◆ **Exercise brief**:
Find the line containing "1962.0 | 24229 |" in the listing below. Repeat it exactly, along with each following line up to and including the one containing "1996.0 | 19414 |".

[Provided data — start]

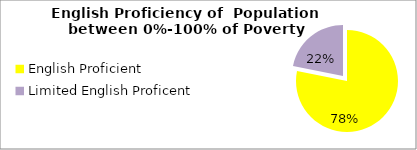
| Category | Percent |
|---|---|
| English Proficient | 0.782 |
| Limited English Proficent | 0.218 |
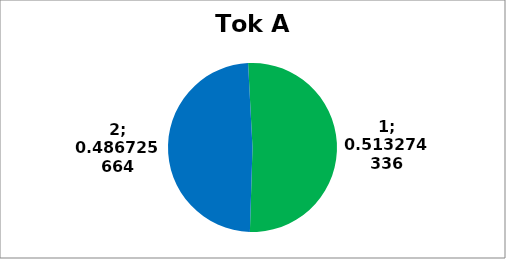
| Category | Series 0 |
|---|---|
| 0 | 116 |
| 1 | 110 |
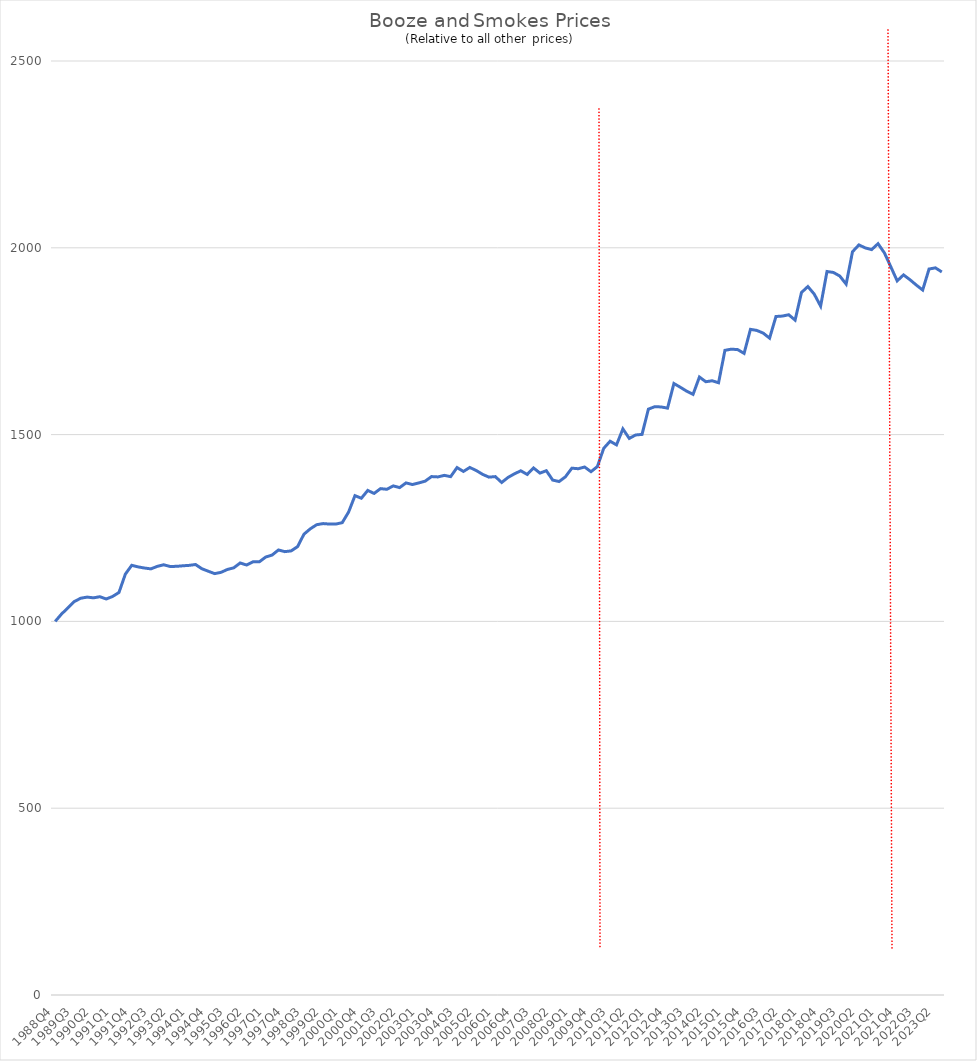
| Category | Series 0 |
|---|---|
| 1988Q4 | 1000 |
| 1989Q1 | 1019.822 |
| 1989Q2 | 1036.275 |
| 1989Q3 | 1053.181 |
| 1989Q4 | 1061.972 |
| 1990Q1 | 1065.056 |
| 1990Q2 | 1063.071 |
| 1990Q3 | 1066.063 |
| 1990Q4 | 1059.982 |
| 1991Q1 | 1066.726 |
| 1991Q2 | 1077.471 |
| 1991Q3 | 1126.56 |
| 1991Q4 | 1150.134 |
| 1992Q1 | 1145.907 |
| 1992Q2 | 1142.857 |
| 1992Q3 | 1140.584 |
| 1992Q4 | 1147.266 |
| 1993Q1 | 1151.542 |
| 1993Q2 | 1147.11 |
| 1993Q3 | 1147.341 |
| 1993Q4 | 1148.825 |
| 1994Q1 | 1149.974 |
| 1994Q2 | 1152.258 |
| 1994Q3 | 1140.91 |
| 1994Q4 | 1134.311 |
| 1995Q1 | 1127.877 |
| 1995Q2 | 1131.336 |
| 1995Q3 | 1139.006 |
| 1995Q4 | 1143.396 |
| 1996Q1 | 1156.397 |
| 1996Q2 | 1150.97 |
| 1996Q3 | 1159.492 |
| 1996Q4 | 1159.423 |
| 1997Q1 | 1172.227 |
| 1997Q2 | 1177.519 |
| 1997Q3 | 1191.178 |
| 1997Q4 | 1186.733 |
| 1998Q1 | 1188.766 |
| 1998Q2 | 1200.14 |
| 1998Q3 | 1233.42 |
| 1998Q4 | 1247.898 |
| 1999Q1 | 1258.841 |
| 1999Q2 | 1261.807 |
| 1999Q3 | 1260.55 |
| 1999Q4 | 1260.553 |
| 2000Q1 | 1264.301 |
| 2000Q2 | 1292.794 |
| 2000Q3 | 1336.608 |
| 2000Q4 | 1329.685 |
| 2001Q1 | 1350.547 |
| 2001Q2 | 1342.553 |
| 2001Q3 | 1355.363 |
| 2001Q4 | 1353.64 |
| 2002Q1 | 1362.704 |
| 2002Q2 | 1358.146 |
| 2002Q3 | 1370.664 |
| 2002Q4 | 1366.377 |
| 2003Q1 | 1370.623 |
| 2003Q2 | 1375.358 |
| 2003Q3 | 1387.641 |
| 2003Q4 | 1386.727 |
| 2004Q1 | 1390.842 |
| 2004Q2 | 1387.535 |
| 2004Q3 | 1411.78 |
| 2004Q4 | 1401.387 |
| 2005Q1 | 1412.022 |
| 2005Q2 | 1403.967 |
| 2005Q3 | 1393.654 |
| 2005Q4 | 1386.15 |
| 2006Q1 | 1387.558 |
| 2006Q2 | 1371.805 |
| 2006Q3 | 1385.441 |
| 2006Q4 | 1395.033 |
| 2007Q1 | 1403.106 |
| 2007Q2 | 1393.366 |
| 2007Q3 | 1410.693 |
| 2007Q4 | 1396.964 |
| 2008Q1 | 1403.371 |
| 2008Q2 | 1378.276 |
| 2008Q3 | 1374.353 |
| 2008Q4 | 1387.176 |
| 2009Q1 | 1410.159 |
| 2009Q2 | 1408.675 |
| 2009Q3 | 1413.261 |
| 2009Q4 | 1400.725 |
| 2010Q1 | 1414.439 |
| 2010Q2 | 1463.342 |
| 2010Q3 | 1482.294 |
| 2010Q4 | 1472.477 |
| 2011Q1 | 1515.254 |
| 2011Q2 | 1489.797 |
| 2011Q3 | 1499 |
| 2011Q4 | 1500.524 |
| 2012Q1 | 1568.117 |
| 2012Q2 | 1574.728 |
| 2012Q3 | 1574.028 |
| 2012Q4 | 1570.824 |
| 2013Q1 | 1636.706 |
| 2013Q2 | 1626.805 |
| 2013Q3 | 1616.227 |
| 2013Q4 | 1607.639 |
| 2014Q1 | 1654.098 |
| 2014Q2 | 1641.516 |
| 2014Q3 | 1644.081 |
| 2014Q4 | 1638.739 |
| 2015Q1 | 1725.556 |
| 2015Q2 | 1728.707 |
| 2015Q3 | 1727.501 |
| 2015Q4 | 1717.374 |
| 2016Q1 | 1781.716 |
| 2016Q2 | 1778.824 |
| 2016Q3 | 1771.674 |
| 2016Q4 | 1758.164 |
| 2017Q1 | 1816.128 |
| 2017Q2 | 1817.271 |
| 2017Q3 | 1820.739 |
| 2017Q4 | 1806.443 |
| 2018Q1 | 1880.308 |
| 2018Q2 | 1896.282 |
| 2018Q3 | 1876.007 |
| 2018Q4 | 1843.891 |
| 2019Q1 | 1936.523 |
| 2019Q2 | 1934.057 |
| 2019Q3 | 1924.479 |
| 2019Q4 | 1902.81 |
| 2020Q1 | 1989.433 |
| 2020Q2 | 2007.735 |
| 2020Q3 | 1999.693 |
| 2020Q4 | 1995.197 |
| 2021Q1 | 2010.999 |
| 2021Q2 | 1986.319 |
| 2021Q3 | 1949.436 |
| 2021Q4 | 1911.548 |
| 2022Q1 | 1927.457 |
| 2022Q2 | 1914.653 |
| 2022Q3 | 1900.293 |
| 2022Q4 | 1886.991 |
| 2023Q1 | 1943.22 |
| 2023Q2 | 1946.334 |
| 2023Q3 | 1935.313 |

[Provided data — finish]
[Provided data — start]

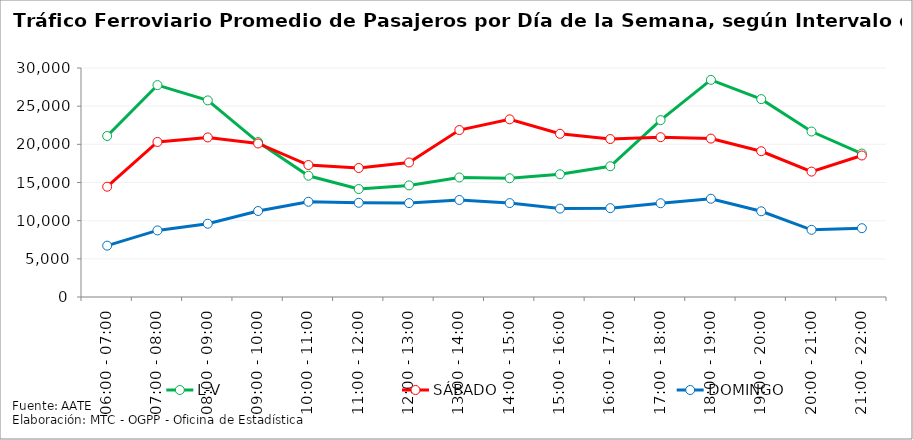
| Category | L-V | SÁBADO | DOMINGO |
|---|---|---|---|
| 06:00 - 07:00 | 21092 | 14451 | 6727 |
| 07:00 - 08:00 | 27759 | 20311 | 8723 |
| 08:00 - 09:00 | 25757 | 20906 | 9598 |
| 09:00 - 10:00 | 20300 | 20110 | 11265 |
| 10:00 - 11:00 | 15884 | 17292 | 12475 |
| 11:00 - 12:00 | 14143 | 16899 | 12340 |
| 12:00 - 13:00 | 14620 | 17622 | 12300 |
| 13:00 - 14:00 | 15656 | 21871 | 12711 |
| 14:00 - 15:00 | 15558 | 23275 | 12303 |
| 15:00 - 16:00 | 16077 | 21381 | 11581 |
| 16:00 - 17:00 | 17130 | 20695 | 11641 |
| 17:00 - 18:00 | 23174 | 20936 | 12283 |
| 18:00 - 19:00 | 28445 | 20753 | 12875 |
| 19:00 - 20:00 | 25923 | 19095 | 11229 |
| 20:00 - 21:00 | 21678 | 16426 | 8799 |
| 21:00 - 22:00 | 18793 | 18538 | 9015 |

[Provided data — finish]
[Provided data — start]

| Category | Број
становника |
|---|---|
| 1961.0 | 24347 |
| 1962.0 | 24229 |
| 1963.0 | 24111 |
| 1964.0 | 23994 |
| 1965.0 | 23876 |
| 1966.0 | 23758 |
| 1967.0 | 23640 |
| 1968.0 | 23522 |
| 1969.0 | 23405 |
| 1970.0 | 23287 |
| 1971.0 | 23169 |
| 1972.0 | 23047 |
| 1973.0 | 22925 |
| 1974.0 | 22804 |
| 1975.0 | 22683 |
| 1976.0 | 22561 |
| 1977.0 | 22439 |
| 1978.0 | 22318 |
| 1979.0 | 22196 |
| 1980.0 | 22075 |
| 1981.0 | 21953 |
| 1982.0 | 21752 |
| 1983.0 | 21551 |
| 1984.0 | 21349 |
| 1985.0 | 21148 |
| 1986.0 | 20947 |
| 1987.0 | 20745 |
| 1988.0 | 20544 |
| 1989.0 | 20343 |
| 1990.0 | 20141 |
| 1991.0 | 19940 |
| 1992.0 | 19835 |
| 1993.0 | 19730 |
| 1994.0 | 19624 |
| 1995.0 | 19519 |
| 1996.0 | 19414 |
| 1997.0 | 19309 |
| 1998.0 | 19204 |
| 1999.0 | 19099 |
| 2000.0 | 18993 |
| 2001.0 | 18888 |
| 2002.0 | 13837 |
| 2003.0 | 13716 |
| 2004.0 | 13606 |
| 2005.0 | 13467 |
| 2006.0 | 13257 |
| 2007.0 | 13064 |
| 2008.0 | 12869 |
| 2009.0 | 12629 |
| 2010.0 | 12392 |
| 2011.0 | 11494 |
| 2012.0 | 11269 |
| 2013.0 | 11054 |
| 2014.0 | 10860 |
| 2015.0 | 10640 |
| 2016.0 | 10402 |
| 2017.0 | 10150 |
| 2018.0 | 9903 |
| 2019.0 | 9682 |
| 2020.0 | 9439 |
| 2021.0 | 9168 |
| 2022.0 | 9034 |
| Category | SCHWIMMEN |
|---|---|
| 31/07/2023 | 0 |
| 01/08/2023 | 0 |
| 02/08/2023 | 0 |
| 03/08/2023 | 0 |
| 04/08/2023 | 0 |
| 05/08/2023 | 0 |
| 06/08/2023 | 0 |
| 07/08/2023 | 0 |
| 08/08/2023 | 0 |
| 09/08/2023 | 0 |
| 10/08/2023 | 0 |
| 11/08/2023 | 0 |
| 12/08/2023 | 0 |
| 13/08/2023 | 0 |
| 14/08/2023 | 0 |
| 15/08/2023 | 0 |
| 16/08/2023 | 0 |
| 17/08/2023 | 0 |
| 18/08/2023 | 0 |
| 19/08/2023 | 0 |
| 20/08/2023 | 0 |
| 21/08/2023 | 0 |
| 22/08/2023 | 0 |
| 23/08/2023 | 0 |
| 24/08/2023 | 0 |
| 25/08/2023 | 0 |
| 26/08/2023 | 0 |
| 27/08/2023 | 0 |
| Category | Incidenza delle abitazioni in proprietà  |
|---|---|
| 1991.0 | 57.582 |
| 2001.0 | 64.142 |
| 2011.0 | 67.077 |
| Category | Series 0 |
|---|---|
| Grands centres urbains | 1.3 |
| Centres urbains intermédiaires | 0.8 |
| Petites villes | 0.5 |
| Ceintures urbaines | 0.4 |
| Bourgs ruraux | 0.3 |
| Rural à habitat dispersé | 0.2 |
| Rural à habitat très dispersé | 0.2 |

[Provided data — finish]

◆ **Answer space**:
| 1962.0 | 24229 |
| 1963.0 | 24111 |
| 1964.0 | 23994 |
| 1965.0 | 23876 |
| 1966.0 | 23758 |
| 1967.0 | 23640 |
| 1968.0 | 23522 |
| 1969.0 | 23405 |
| 1970.0 | 23287 |
| 1971.0 | 23169 |
| 1972.0 | 23047 |
| 1973.0 | 22925 |
| 1974.0 | 22804 |
| 1975.0 | 22683 |
| 1976.0 | 22561 |
| 1977.0 | 22439 |
| 1978.0 | 22318 |
| 1979.0 | 22196 |
| 1980.0 | 22075 |
| 1981.0 | 21953 |
| 1982.0 | 21752 |
| 1983.0 | 21551 |
| 1984.0 | 21349 |
| 1985.0 | 21148 |
| 1986.0 | 20947 |
| 1987.0 | 20745 |
| 1988.0 | 20544 |
| 1989.0 | 20343 |
| 1990.0 | 20141 |
| 1991.0 | 19940 |
| 1992.0 | 19835 |
| 1993.0 | 19730 |
| 1994.0 | 19624 |
| 1995.0 | 19519 |
| 1996.0 | 19414 |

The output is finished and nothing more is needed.